Loeb secures strong backer in Sotheby’s board battle

Thanks to his impressive art collection, billionaire hedge-fund manager Dan Loeb has won a powerful ally in his rancorous battle with Sotheby’s.

Loeb, who owns 9.6 percent of Sotheby’s, is waging a proxy contest for three seats on the auction house’s 12-member board.

Institutional Shareholder Services, which can influence a huge chunk of shareholders, boosted his campaign on Thursday by endorsing two members of Loeb’s slate — Loeb and Olivier Reza, a former investment banker who runs a luxury jewelry business.

Later in the day, Sotheby’s board won the backing of rival proxy firm Glass Lewis, but ISS is considered the more influential of the two.

In making its recommendation, ISS said that Loeb is an “avid art collector,” as well as a financier. His collection of mostly postwar and contemporary works is said to include Andy Warhol and Cindy Sherman.

ISS made a similar case for backing Reza, noting he is a “frequent client of firms like Sotheby’s, consigning and buying for Reza Gem.”

It nixed a third candidate, Harry Wilson, a restructuring expert who made a failed bid to be New York comptroller, citing his lack of art-world experience.

ISS criticized Sotheby’s for lack of expense control and said that it may “be missing still more by not failing to take a more strategic review of how it organizes and conducts its business.”

“It appears that introducing some change into the boardroom is warranted,” ISS concluded.

That was enough to send the stock up 5 percent for the day to close at $42.74.

On Tuesday, Sotheby’s pre-released first-quarter earnings showing a 34 percent increase in sales of impressionist and contemporary art drove net auction sales in the first quarter up 40 percent from the prior year to $730 million.

“Now is not the time to diverge from Sotheby’s leadership and its strategic plan,” the auction house said in response to the ISS recommendation.

Hedge funds, including Loeb’s Third Point, own about 25 percent of Sotheby’s shares.

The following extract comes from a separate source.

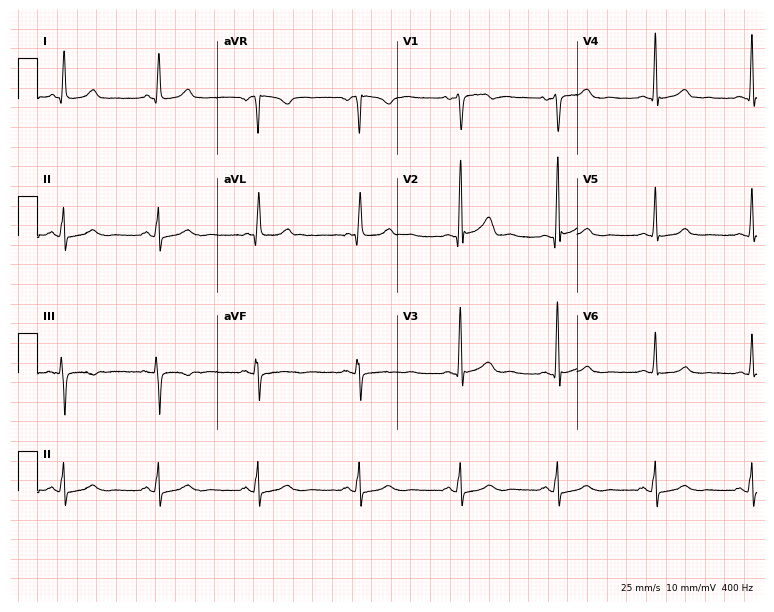
Electrocardiogram, a 49-year-old female patient. Overall reading on record: normal ECG.

But Loeb is angling to buy more. He has asked a Delaware Chancery Court to strike down a poison pill Sotheby’s enacted last fall that is designed to limit an activist shareholder’s holdings to 10 percent, while passive shareholders can go up to 20 percent.

Loeb has argued that the dual-class pill was designed specifically to thwart him.

Although Delaware courts typically favor corporations, the judge’s comments regarding a tilted playing field and rulings have encouraged Third Point, sources said.

Judge Donald Parsons has pushed up a date for the hearing because of Sotheby’s impending shareholders’ meeting.

Arguments will be heard Tuesday, and the court could rule within days.

If the judge orders a trial, that would delay Sotheby’s May 6 shareholders meeting, where the votes will be counted.